I'm looking for fastest way to get distance between two latitude and longitude. One pair is from user and the other pair is from marker
. Below is my code :
import geopy
import pandas as pd
marker = pd.read_csv(file_path)
coords_2 = (4.620881605,101.119911)
marker['Distance'] = round(geopy.distance.geodesic((marker['Latitude'].values,marker['Longitude'].values), (coords_2)).m,2)
Previously, I used apply
which is extremely slow :
marker['Distance2'] = marker.apply(lambda x: round(geopy.distance.geodesic((x.Latitude,x.Longitude), (coords_2)).m,2), axis = 1)

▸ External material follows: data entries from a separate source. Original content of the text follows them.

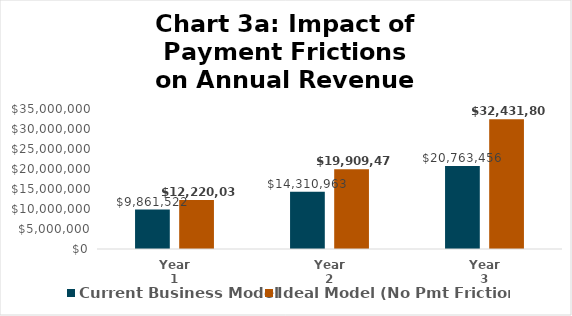
| Category | Current Business Model | Ideal Model (No Pmt Frictions) |
|---|---|---|
| Year 1 | 9861521.577 | 12220038.29 |
| Year 2 | 14310962.641 | 19909477.441 |
| Year 3 | 20763455.704 | 32431807.439 |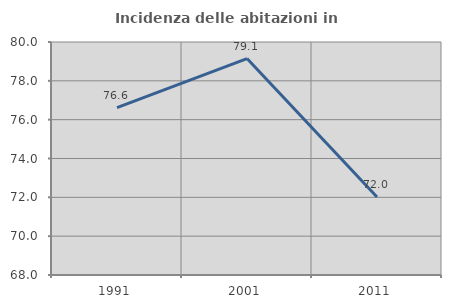
| Category | Incidenza delle abitazioni in proprietà  |
|---|---|
| 1991.0 | 76.622 |
| 2001.0 | 79.148 |
| 2011.0 | 72.018 |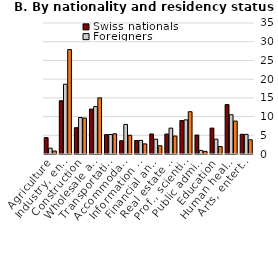
| Category | Swiss nationals | Foreigners | Cross-border workers |
|---|---|---|---|
| Agriculture | 4.375 | 1.561 | 0.8 |
| Industry, energy production | 14.23 | 18.645 | 27.9 |
| Construction | 7.018 | 9.745 | 9.6 |
| Wholesale and retail trade, repair | 12 | 12.675 | 15 |
| Transportation and storage | 5.172 | 5.204 | 5.4 |
| Accommodation and food service | 3.542 | 7.905 | 5 |
| Information and communication | 3.603 | 3.63 | 2.7 |
| Financial and insurance activities | 5.349 | 3.956 | 2.2 |
| Real estate and adm. activities | 5.329 | 6.909 | 4.8 |
| Prof., scientific and tech. activities | 8.93 | 9.12 | 11.3 |
| Public administration | 5.066 | 0.96 | 0.7 |
| Education | 6.92 | 3.962 | 2 |
| Human health and social work | 13.201 | 10.483 | 8.8 |
| Arts, entertain., recreation and other | 5.265 | 5.245 | 3.8 |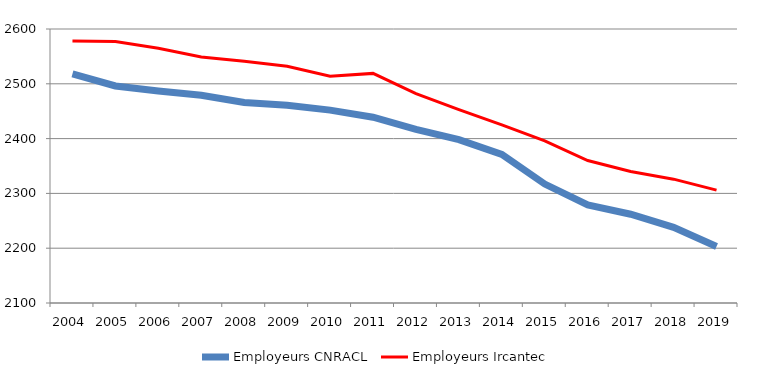
| Category | Employeurs CNRACL | Employeurs Ircantec |
|---|---|---|
| 2004.0 | 2518 | 2578 |
| 2005.0 | 2496 | 2577 |
| 2006.0 | 2487 | 2565 |
| 2007.0 | 2479 | 2549 |
| 2008.0 | 2466 | 2541 |
| 2009.0 | 2461 | 2532 |
| 2010.0 | 2452 | 2514 |
| 2011.0 | 2439 | 2519 |
| 2012.0 | 2417 | 2482 |
| 2013.0 | 2398 | 2453 |
| 2014.0 | 2371 | 2425 |
| 2015.0 | 2317 | 2396 |
| 2016.0 | 2279 | 2360 |
| 2017.0 | 2262 | 2340 |
| 2018.0 | 2238 | 2326 |
| 2019.0 | 2203 | 2306 |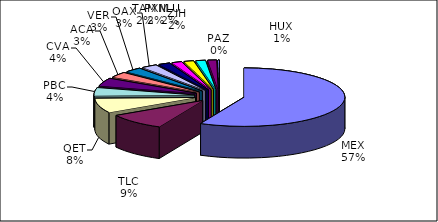
| Category | Series 0 |
|---|---|
| MEX | 430980 |
| TLC | 70695 |
| QET | 61194 |
| PBC | 33919 |
| CVA | 33394 |
| ACA | 22739 |
| VER | 20821 |
| OAX | 18965 |
| TAM | 13959 |
| ZIH | 12189 |
| PXM | 11784 |
| NLU | 11535 |
| HUX | 10648 |
| PAZ | 1744 |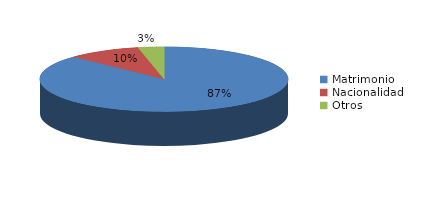
| Category | Series 0 |
|---|---|
| Matrimonio | 310 |
| Nacionalidad | 34 |
| Otros | 12 |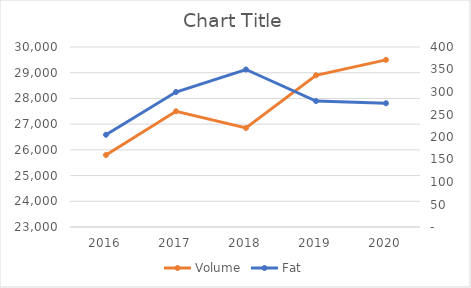
| Category | Volume |
|---|---|
| 2016.0 | 25800 |
| 2017.0 | 27500 |
| 2018.0 | 26850 |
| 2019.0 | 28900 |
| 2020.0 | 29500 |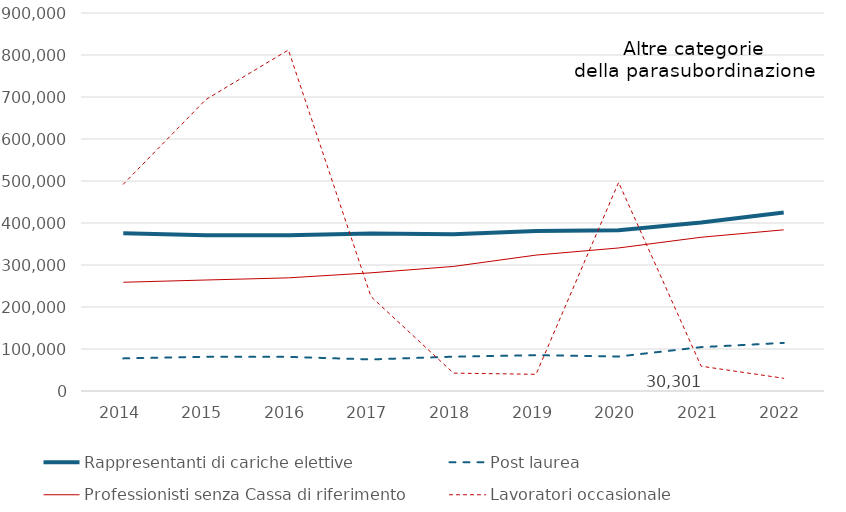
| Category | Rappresentanti di cariche elettive | Post laurea | Professionisti senza Cassa di riferimento | Lavoratori occasionale |
|---|---|---|---|---|
| 2014.0 | 375550 | 77633 | 258912 | 492339 |
| 2015.0 | 370681 | 81419 | 264284 | 693878 |
| 2016.0 | 370580 | 81246 | 269419 | 812096 |
| 2017.0 | 374949 | 75177 | 281362 | 224828 |
| 2018.0 | 372937 | 81728 | 296599 | 42531 |
| 2019.0 | 381115 | 85290 | 323592 | 39743 |
| 2020.0 | 382914 | 82150 | 340579 | 496606 |
| 2021.0 | 401079 | 104448 | 366078 | 58997 |
| 2022.0 | 425062 | 114530 | 383725 | 30301 |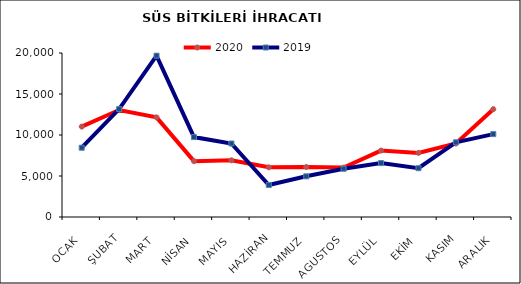
| Category | 2020 | 2019 |
|---|---|---|
| OCAK | 11024.011 | 8448.146 |
| ŞUBAT | 13044.34 | 13159.616 |
| MART | 12149.519 | 19671.061 |
| NİSAN | 6813.295 | 9745.644 |
| MAYIS | 6914.245 | 8965.007 |
| HAZİRAN | 6061.073 | 3904.749 |
| TEMMUZ | 6099.33 | 4960.364 |
| AGUSTOS | 6022.598 | 5881.662 |
| EYLÜL | 8099.631 | 6573.872 |
| EKİM | 7819.841 | 5953.315 |
| KASIM | 8959.74 | 9107.072 |
| ARALIK | 13149.085 | 10109.133 |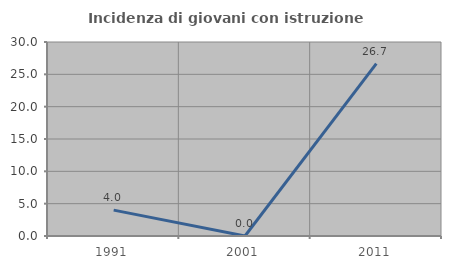
| Category | Incidenza di giovani con istruzione universitaria |
|---|---|
| 1991.0 | 4 |
| 2001.0 | 0 |
| 2011.0 | 26.667 |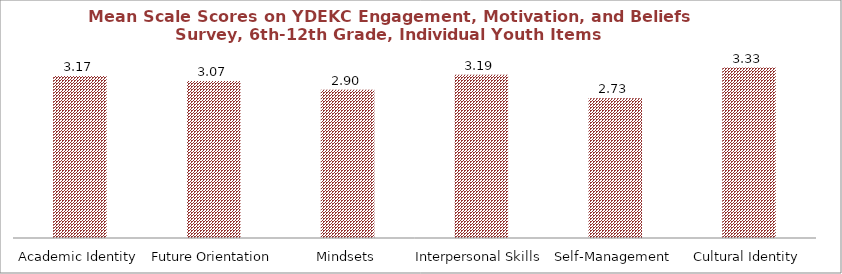
| Category | Series 0 |
|---|---|
| Academic Identity | 3.167 |
| Future Orientation | 3.071 |
| Mindsets | 2.898 |
| Interpersonal Skills | 3.19 |
| Self-Management | 2.735 |
| Cultural Identity | 3.333 |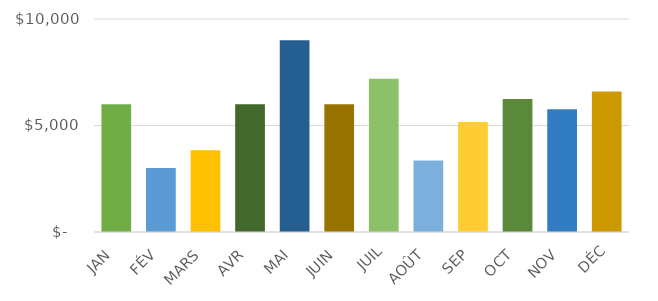
| Category | Series 0 |
|---|---|
| JAN | 6000 |
| FÉV | 3000 |
| MARS | 3840 |
| AVR | 6000 |
| MAI | 9000 |
| JUIN | 6000 |
| JUIL | 7200 |
| AOÛT | 3360 |
| SEP | 5160 |
| OCT | 6240 |
| NOV | 5760 |
| DÉC | 6600 |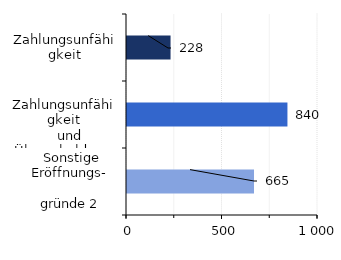
| Category | Series 0 |
|---|---|
| Zahlungsunfähigkeit | 228 |
|   Zahlungsunfähigkeit
   und Überschuldung | 840 |
|  Sonstige Eröffnungs-
                      gründe 2 | 665 |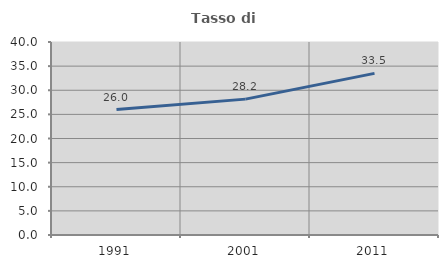
| Category | Tasso di occupazione   |
|---|---|
| 1991.0 | 25.993 |
| 2001.0 | 28.161 |
| 2011.0 | 33.502 |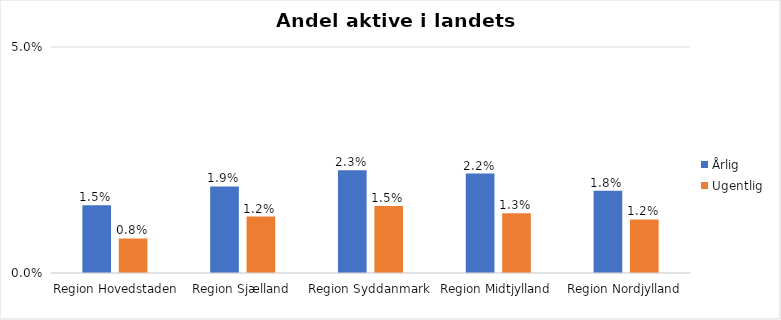
| Category | Årlig | Ugentlig |
|---|---|---|
| Region Hovedstaden | 0.015 | 0.008 |
| Region Sjælland | 0.019 | 0.012 |
| Region Syddanmark | 0.023 | 0.015 |
| Region Midtjylland | 0.022 | 0.013 |
| Region Nordjylland | 0.018 | 0.012 |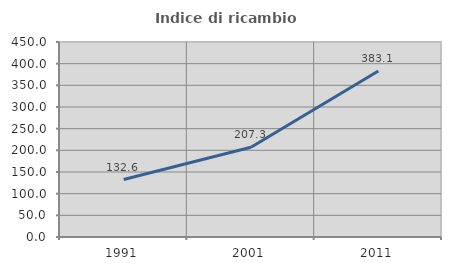
| Category | Indice di ricambio occupazionale  |
|---|---|
| 1991.0 | 132.632 |
| 2001.0 | 207.292 |
| 2011.0 | 383.065 |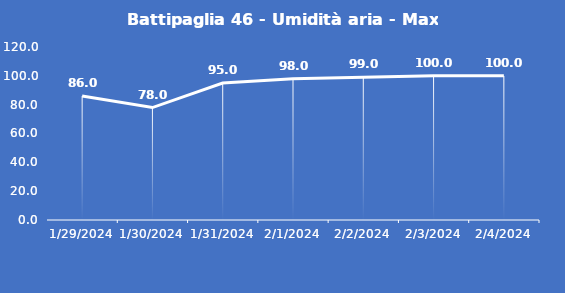
| Category | Battipaglia 46 - Umidità aria - Max (%) |
|---|---|
| 1/29/24 | 86 |
| 1/30/24 | 78 |
| 1/31/24 | 95 |
| 2/1/24 | 98 |
| 2/2/24 | 99 |
| 2/3/24 | 100 |
| 2/4/24 | 100 |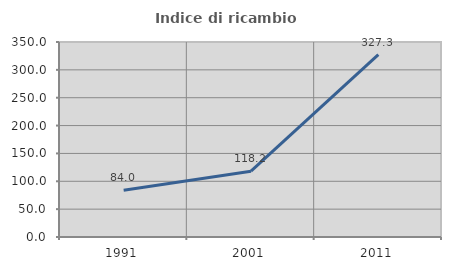
| Category | Indice di ricambio occupazionale  |
|---|---|
| 1991.0 | 84 |
| 2001.0 | 118.182 |
| 2011.0 | 327.273 |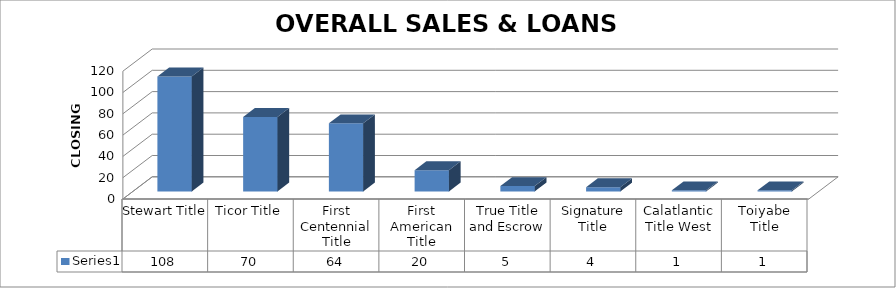
| Category | Series 0 |
|---|---|
| Stewart Title | 108 |
| Ticor Title | 70 |
| First Centennial Title | 64 |
| First American Title | 20 |
| True Title and Escrow | 5 |
| Signature Title | 4 |
| Calatlantic Title West | 1 |
| Toiyabe Title | 1 |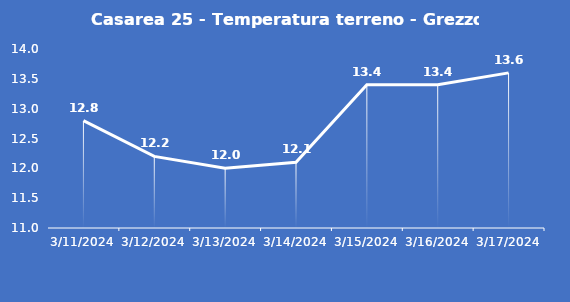
| Category | Casarea 25 - Temperatura terreno - Grezzo (°C) |
|---|---|
| 3/11/24 | 12.8 |
| 3/12/24 | 12.2 |
| 3/13/24 | 12 |
| 3/14/24 | 12.1 |
| 3/15/24 | 13.4 |
| 3/16/24 | 13.4 |
| 3/17/24 | 13.6 |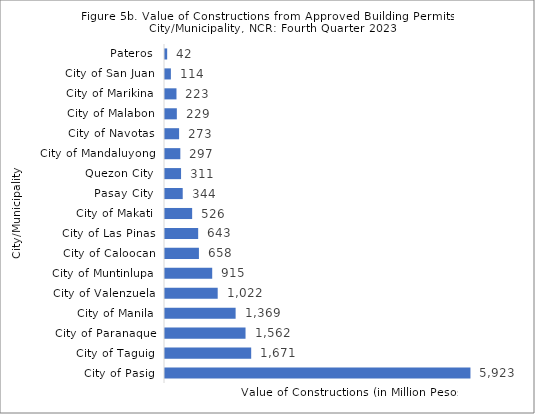
| Category | Series 0 |
|---|---|
|   City of Pasig  | 5922.812 |
|   City of Taguig  | 1671.325 |
|   City of Paranaque  | 1561.561 |
|   City of Manila  | 1369.449 |
|   City of Valenzuela  | 1021.881 |
|   City of Muntinlupa  | 915.476 |
|   City of Caloocan  | 657.87 |
|   City of Las Pinas  | 643.324 |
|   City of Makati  | 526.493 |
|   Pasay City  | 343.628 |
|   Quezon City  | 311.478 |
|   City of Mandaluyong  | 297.333 |
|   City of Navotas  | 273.362 |
|   City of Malabon  | 229.477 |
|   City of Marikina  | 222.662 |
|   City of San Juan  | 114.282 |
|   Pateros  | 42.187 |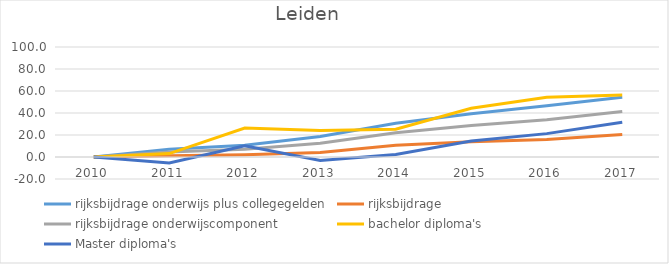
| Category | rijksbijdrage onderwijs plus collegegelden | rijksbijdrage  | rijksbijdrage onderwijscomponent | bachelor diploma's | Master diploma's |
|---|---|---|---|---|---|
| 2010.0 | 0 | 0 | 0 | 0 | 0 |
| 2011.0 | 7.051 | 1.142 | 4.494 | 3.096 | -5.345 |
| 2012.0 | 10.707 | 2.106 | 6.983 | 26.36 | 10.261 |
| 2013.0 | 18.585 | 4.07 | 12.508 | 24.1 | -3.068 |
| 2014.0 | 30.655 | 10.782 | 22.066 | 25.188 | 2.243 |
| 2015.0 | 39.248 | 13.888 | 28.561 | 44.31 | 14.517 |
| 2016.0 | 46.505 | 15.923 | 33.949 | 54.268 | 21.247 |
| 2017.0 | 54.367 | 20.457 | 41.283 | 56.36 | 31.607 |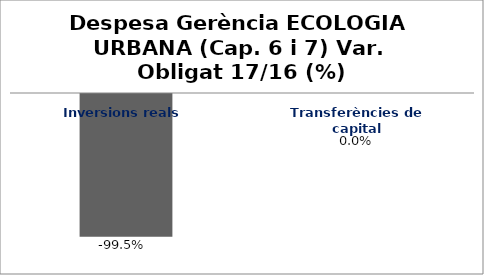
| Category | Series 0 |
|---|---|
| Inversions reals | -0.995 |
| Transferències de capital | 0 |

Then, I used Pandas Series vectorization :
marker['Distance'] = round(geopy.distance.geodesic((marker['Latitude'].values,marker['Longitude'].values), (coords_2)).m,2)
I'm receiving error :
ValueError: The truth value of an array with more than one element is ambiguous. Use a.any() or a.all()
I added all()
and any()
to test (such that marker['Latitude'].values.all(),marker['Longitude'].values.all()
and vice versa). However, the result calculated was entirely wrong from both any()
and all()
.
This is my result:
Latitude Longitude Distance Distance2
0 4.620882 101.119911 11132307.42 0.00
1 4.620125 101.120399 11132307.42 99.72
2 4.619368 101.120885 11132307.42 199.26
where Distance
is the result from vectorization which is INCORRECT, whereas Distance2
is the result from using apply
which is CORRECT. Simply, Distance2
is my expected outcome.
WITHOUT USING apply
, I want to produce faster result with correct output.